In 99% of cases I’ve experienced, there was a real and very fixable problem eventually identified, and the customer was right.

The correct attitude, in case of a “ghost bug” situation, is not to say “I can’t reproduce, therefore it does not exist” but “It exists, therefore I must find how to reproduce it”.

Here are a few real-life cases explaining what could be happening. If you are facing a ghost bug situation, read through to get some ideas of what could be going wrong here. I keep updating this list when I find a new root cause.

Possible causes of random bugs

Specific OS/browser configuration

This might sound trivial, but I’ve seen it too many times to discard it. Customer is having a bug on IE/Safari/Chrome and the developers cannot reproduce… simply because they like to use Firefox with Firebug and other troubleshooting tools. Basic step – get as close as possible to the customer environment. Sometimes this means actually going on site.

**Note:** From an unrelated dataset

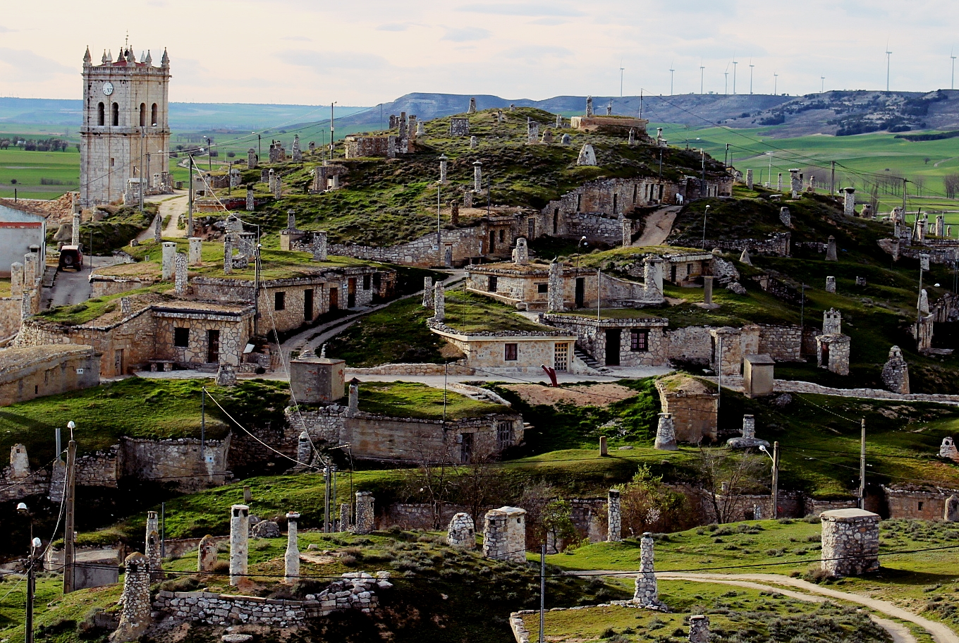 Panorámica de las bodegas de Baltanás
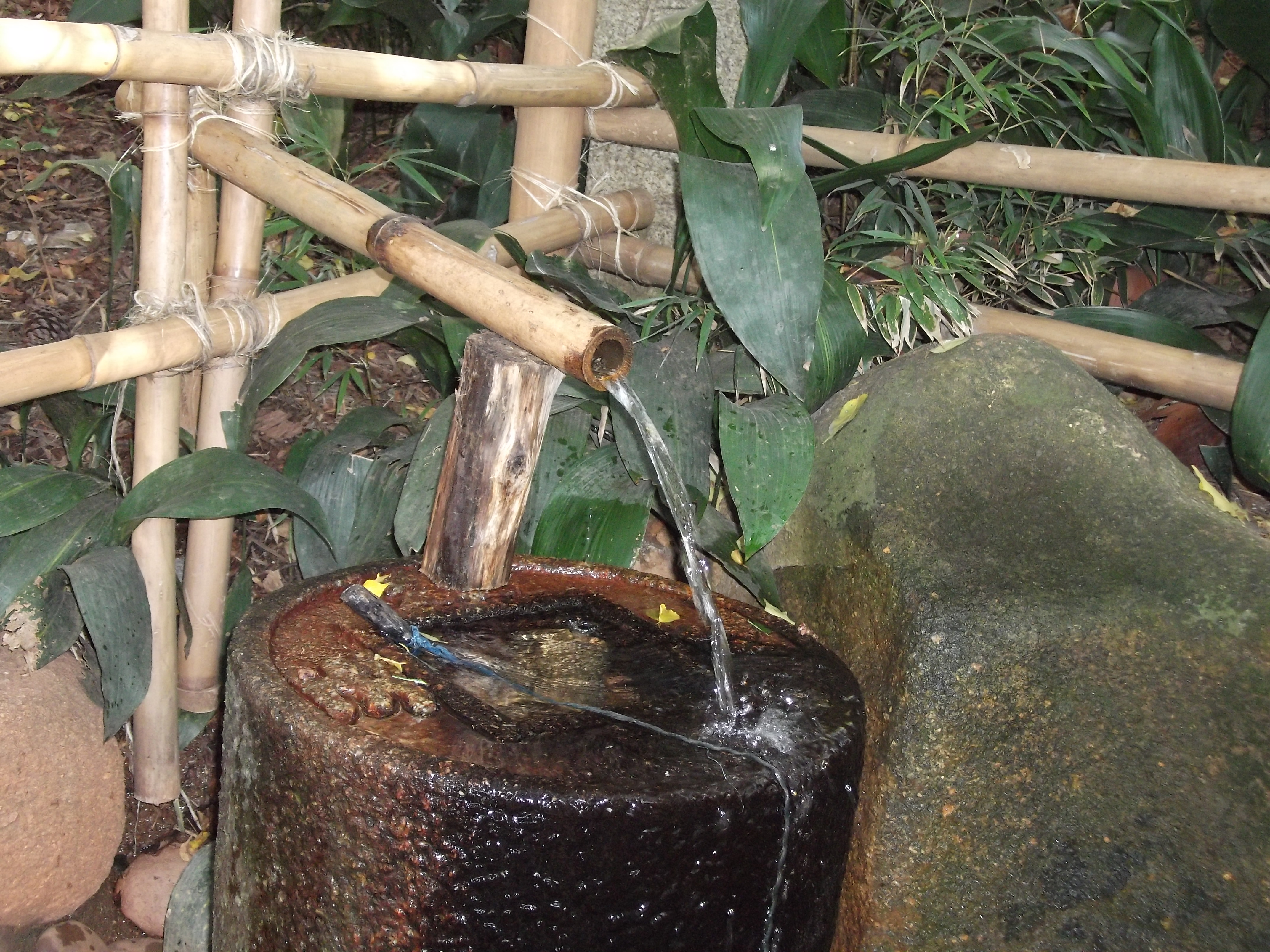 Praça Província de Shiga

Severe network bottleneck or latency

In this scenario, the customer is on a very slow network and the page does not behave correctly. A typical scenario is where a page loads and renders graphically, but not all scripts have finished loading. The customer will try to click around (open calendars, dropdown lists) and these won’t work. This behaviour can be very random, as everything might work nicely once and not work anymore 5 minutes later, depending on proxy/cache configuration of all servers in the chain. In some cases part of a request might even time out and the script/resource never make it to the customer browser.

Note that this might be also happening in a corporate environment if the customer is sitting behind corporate firewalls adding latency or other restrictions.

A possible solution we implemented to help troubleshooting is to create a small speed test page, with a script loading an image 10000 times, and measuring the total time. Customer service could ask the customer to load the page and write down the total time once finished, to get a sense of the client’s network quality.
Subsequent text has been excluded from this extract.